Stored dataset items
-- Opening Marker --

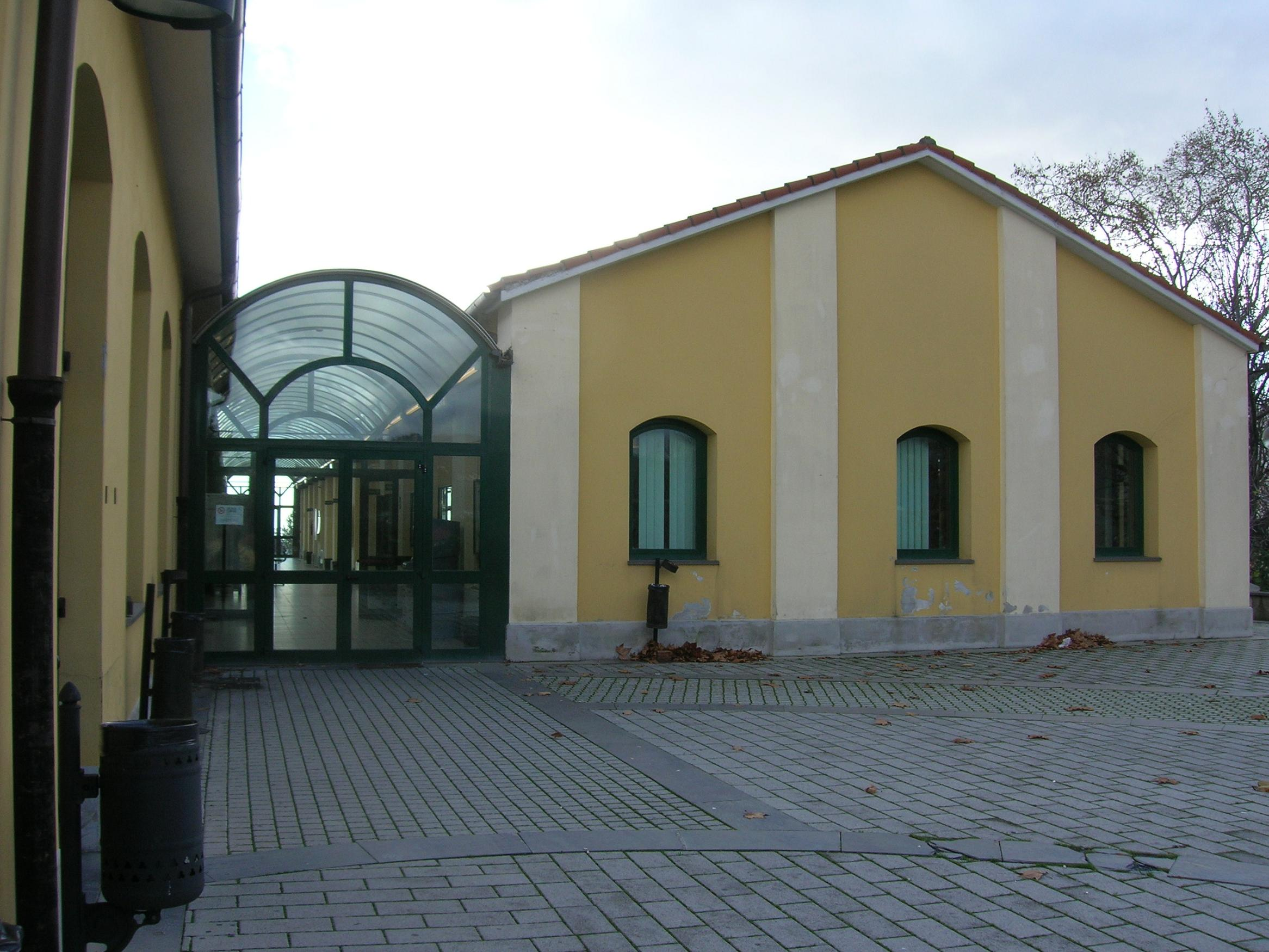 La Spezia - Polo Universitario "Guglielmo Marconi"
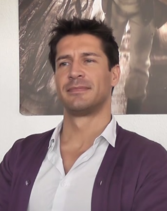 Entrevista al presentador Jaime Cantizano. Octubre 2012.
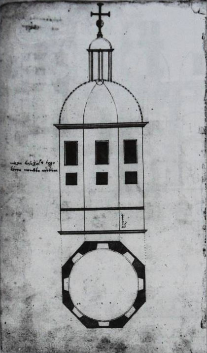 Беларуская (тарашкевіца): Нясьвіж (Niaśviž). Фарны касьцёл (Fara), купал
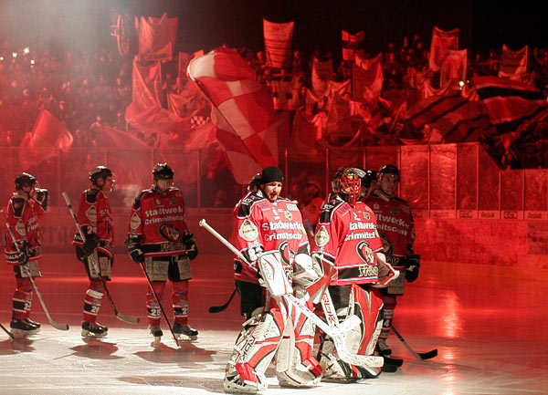 Der Mannschaftseinlauf kurz vor Spielbeginn.
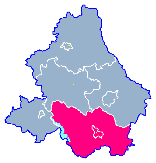 Locator maps for communes in województwo zachodniopomorskie : Węgorzyno gm.png (podział na gminy)

-- Closing Marker --

# GOAL OF THE EXERCISE
Transcribe, word for word, the line holding "Беларуская (тарашкевіца): Нясьвіж" and all lines after it in the entries above, ending with the last. Only those lines; no pictures.

# ANSWER
 Беларуская (тарашкевіца): Нясьвіж (Niaśviž). Фарны касьцёл (Fara), купал
 Der Mannschaftseinlauf kurz vor Spielbeginn.
 Locator maps for communes in województwo zachodniopomorskie : Węgorzyno gm.png (podział na gminy)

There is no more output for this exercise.